Pero mira la sorpresa que nos da hoy
Jesús en el evangelio, en aquella conversación que mantuvo con Nicodemo que
llevamos varios días comentándola. Resulta que ese mundo es amado de Dios. Esencialmente
tendríamos que decir que si es amado de Dios es que es bueno, porque Dios no
ama lo malo, no ama el mal; o si no lo queremos ver desde esa óptica no nos
queda más que decir que Dios con su amor hace a ese mundo bueno. Y es tanto su
amor, nos viene a decir, que entrega a su Hijo único para que todos se salven
por él. ‘Tanto amó Dios al mundo, que entregó a su Unigénito, para que todo
el que cree en él no perezca, sino que tenga vida eterna’. Así nos dice
radicalmente Jesús hoy en el evangelio.
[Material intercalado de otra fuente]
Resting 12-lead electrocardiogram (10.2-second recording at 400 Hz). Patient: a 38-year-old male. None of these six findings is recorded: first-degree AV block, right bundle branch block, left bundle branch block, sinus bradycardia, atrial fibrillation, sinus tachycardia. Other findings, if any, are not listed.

Esa es la gran Buena Nueva.
Esto quizá podría interrogar nuestras
posturas y nuestras actitudes ante el mundo, al que tan fáciles y tan dados
somos para juzgar y para condenar. ‘Porque Dios no envió a su Hijo al mundo
para juzgar al mundo, sino para que el mundo se salve por él’. Podría
parecer que nosotros le queremos enmendar la plana a Dios. Dios no juzga ni
condena, sino que busca la salvación, pero nosotros comenzamos juzgando y
condenando y luego vamos a ver si podemos conseguir algo y lograr salvar a ese
mundo que ya vemos condenado.
Creo que esta es una carencia muy
notable que tenemos en nuestra vida, la falta de amor. Porque aunque digamos
que venimos poco menos que de redentores, nos sentimos unos enviados y unos
misioneros que han de hacer un anuncio del evangelio, de la buena nueva de salvación,
que oferte ese amor de Dios a nuestro mundo, tendríamos preguntarnos
sinceramente si nosotros amamos, amamos con un amor real, no imaginario, a esos
a quienes somos enviados, a quienes vamos a hacer ese anuncio del evangelio,
con los que queremos trabajar en aras a esa nueva evangelización en la que
decimos que estamos embarcados. Si no los amamos poco podrán hacer las palabras
que podamos decirles para convencerles. Es por ahí por donde tendríamos que
comenzar.
Amarles significará una nueva actitud
hacia ellos, amarles será buscar de verdad una cercanía para poder sintonizar
con ellos, amarles será ponernos a su lado y a su altura porque tenemos la tentación
de queremos poner como en un escalón superior, caminar juntos compartiendo
luchas y sufrimientos, haciendo nuestras también sus alegrías y sus esperanzas,
orar por ellos empapando esa tierra que vamos a cultivar con nuestra intensa
oración. Reconozcamos que no rezamos lo suficiente por ese mundo al que tenemos
que amar porque también sabemos amado de Dios.
Luego seguirá diciéndonos en qué
consiste ese juicio de Dios: ‘que la luz vino al mundo, y los hombres
prefirieron la tiniebla a la luz, porque sus obras eran malas. Pues todo el que
obra el mal detesta la luz, y no se acerca a la luz, para no verse acusado por
sus obras. En cambio, el que obra la verdad se acerca a la luz, para que se vea
que sus obras están hechas según Dios’.
Somos nosotros los que no queremos la
luz porque no se vea la mala calidad de nuestras obras, podríamos decir. El
juicio de Dios es un juicio de misericordia, una invitación a la luz y a la salvación.
Hay una invitación a acercarnos a la luz sin ningún temor. Queremos hacer las
obras de la luz, queremos dejarnos iluminar por esa luz, queremos sentirnos
amados de Dios y transformados por su amor.